→ **RECORDS SUPPLIED**
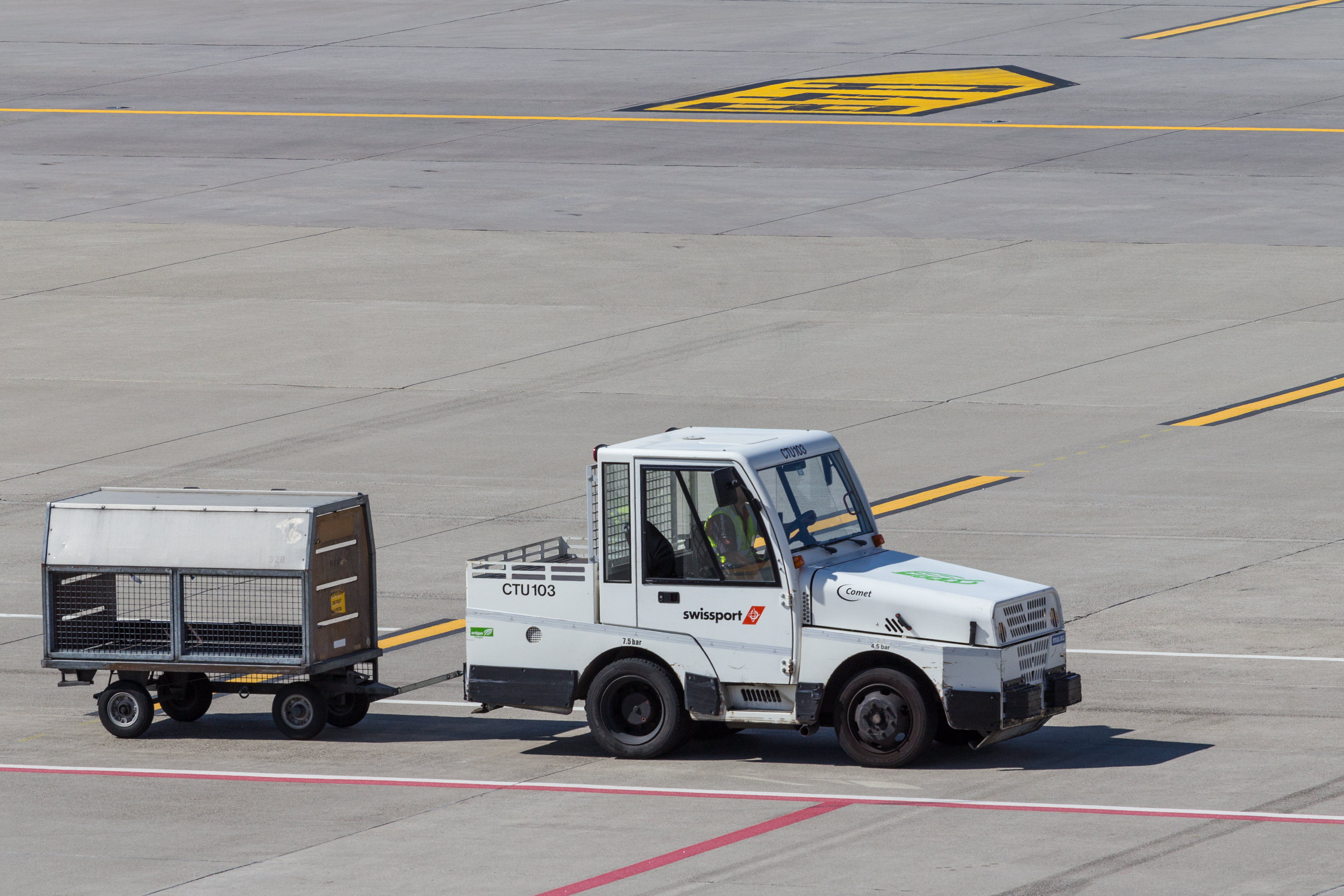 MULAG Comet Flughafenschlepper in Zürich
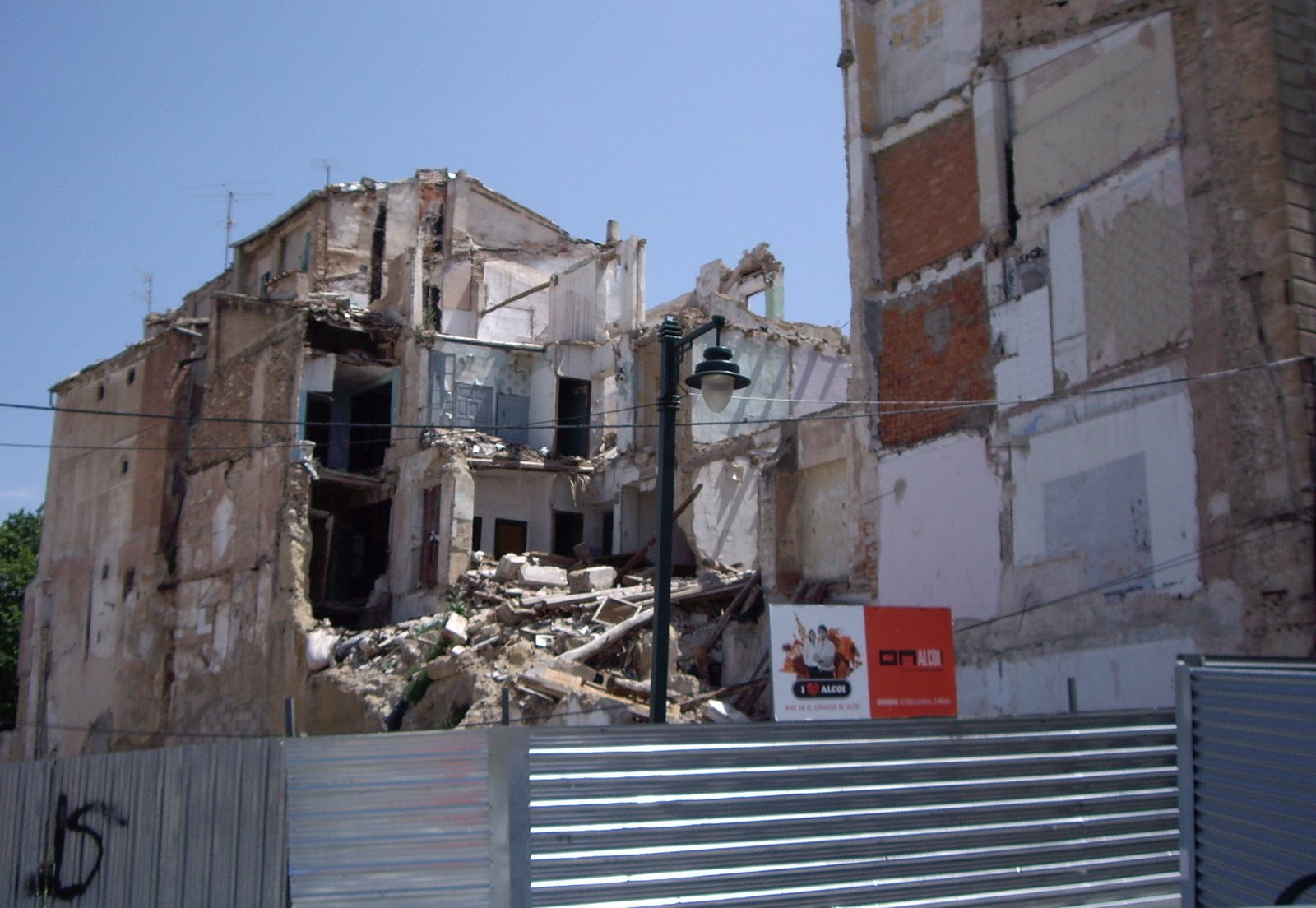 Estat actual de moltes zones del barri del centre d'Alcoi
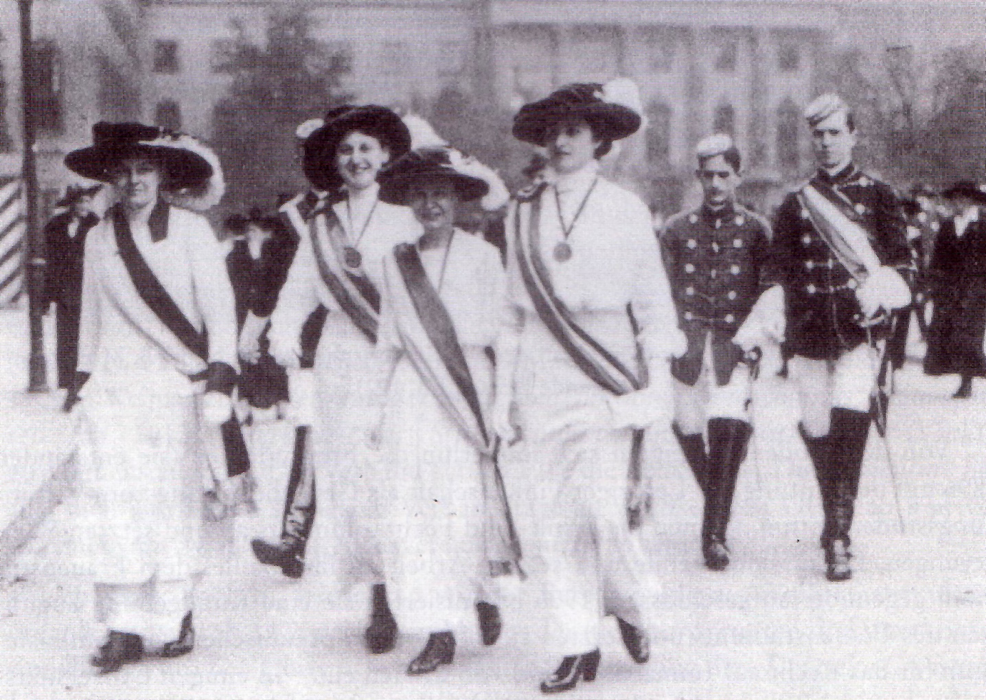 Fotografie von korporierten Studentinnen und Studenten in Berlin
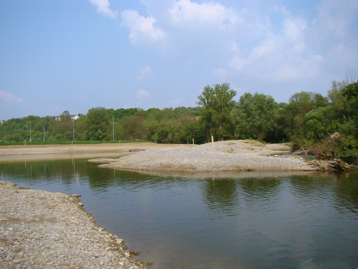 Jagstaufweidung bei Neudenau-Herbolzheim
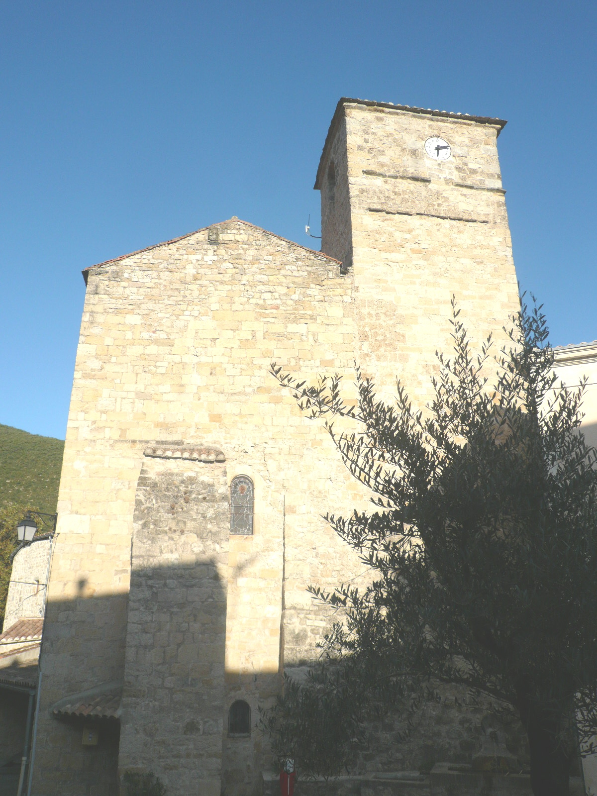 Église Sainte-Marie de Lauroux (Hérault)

→ **PROBLEM STATEMENT**
Transcribe exactly the portion of the material above that runs from the line containing "Estat actual de" through its last line, omitting all pictures.

→ **RESPONSE BOX**
 Estat actual de moltes zones del barri del centre d'Alcoi
 Fotografie von korporierten Studentinnen und Studenten in Berlin
 Jagstaufweidung bei Neudenau-Herbolzheim
 Église Sainte-Marie de Lauroux (Hérault)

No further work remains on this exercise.